Reputation: 35
I am attempting to write a script that will read through a text file, and then execute every line that begins with the word "run" or "chk" as a command. This is what I have thus far:
#!/bin/bash
counter=1
for i in $@
do
while read -r line
do
if [[ ${line:0:4} == "run " ]]
then
echo "Now running line $counter"
${line:4:${#line}}
elif [[ ${line:0:4} == "chk " ]]
then
echo "Now checking line $counter"
${line:4:${#line}}
elif [[ ${line:0:2} == "# " ]]
then
echo "Line $counter is a comment"
else
echo "Line $counter: '$line' is an invalid line"
fi
counter=$((counter+1))
done<$i
done
However, when I feed it a text file with, for example the commands
run echo > temp.txt
It does not actually create a file called temp.txt, it just echoes "> temp.txt" back to the stdout. It also does a similar thing when I attempt to do something like
run program arguments > filename.txt
It does not put the output of the program in a file as I want, but it rather tries to treat the '>' as a file name.

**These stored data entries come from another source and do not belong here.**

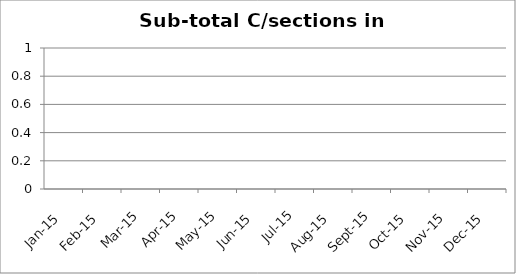
| Category | 0 0 0 0 0 0 0 0 0 0 0 0 |
|---|---|
| 2015-01-01 | 0 |
| 2015-02-01 | 0 |
| 2015-03-01 | 0 |
| 2015-04-01 | 0 |
| 2015-05-01 | 0 |
| 2015-06-01 | 0 |
| 2015-07-01 | 0 |
| 2015-08-01 | 0 |
| 2015-09-01 | 0 |
| 2015-10-01 | 0 |
| 2015-11-01 | 0 |
| 2015-12-01 | 0 |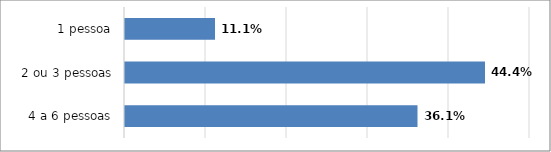
| Category | Series 0 |
|---|---|
| 4 a 6 pessoas | 0.361 |
| 2 ou 3 pessoas | 0.444 |
| 1 pessoa | 0.111 |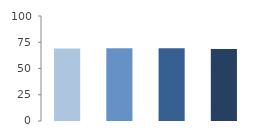
| Category | Rate (%) |
|---|---|
| 2009.0 | 68.936 |
| 2010.0 | 69.259 |
| 2011.0 | 69.29 |
| 2012.0 | 68.57 |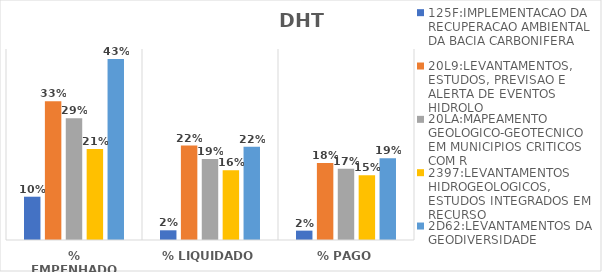
| Category | 125F:IMPLEMENTACAO DA RECUPERACAO AMBIENTAL DA BACIA CARBONIFERA | 20L9:LEVANTAMENTOS, ESTUDOS, PREVISAO E ALERTA DE EVENTOS HIDROLO | 20LA:MAPEAMENTO GEOLOGICO-GEOTECNICO EM MUNICIPIOS CRITICOS COM R | 2397:LEVANTAMENTOS HIDROGEOLOGICOS, ESTUDOS INTEGRADOS EM RECURSO | 2D62:LEVANTAMENTOS DA GEODIVERSIDADE |
|---|---|---|---|---|---|
| % EMPENHADO | 0.102 | 0.327 | 0.287 | 0.214 | 0.427 |
| % LIQUIDADO | 0.023 | 0.222 | 0.191 | 0.164 | 0.22 |
| % PAGO | 0.022 | 0.181 | 0.168 | 0.153 | 0.192 |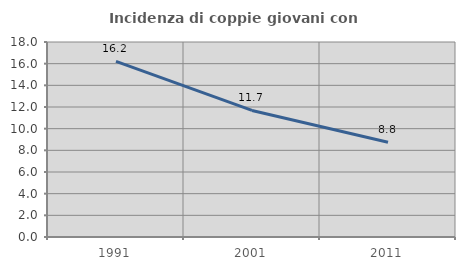
| Category | Incidenza di coppie giovani con figli |
|---|---|
| 1991.0 | 16.209 |
| 2001.0 | 11.685 |
| 2011.0 | 8.753 |

I know this is a super specific and probably obvious thing, but I am very new to bash and all shell scripting.
Thanks
Upvotes: 0
Views: 1890
Reputation: 780724
You need to use eval
to do all the normal shell parsing of the variable:
eval "${line:4}"
You also don't need :${#line}
. If you leave out the length, it defaults to the rest of the string.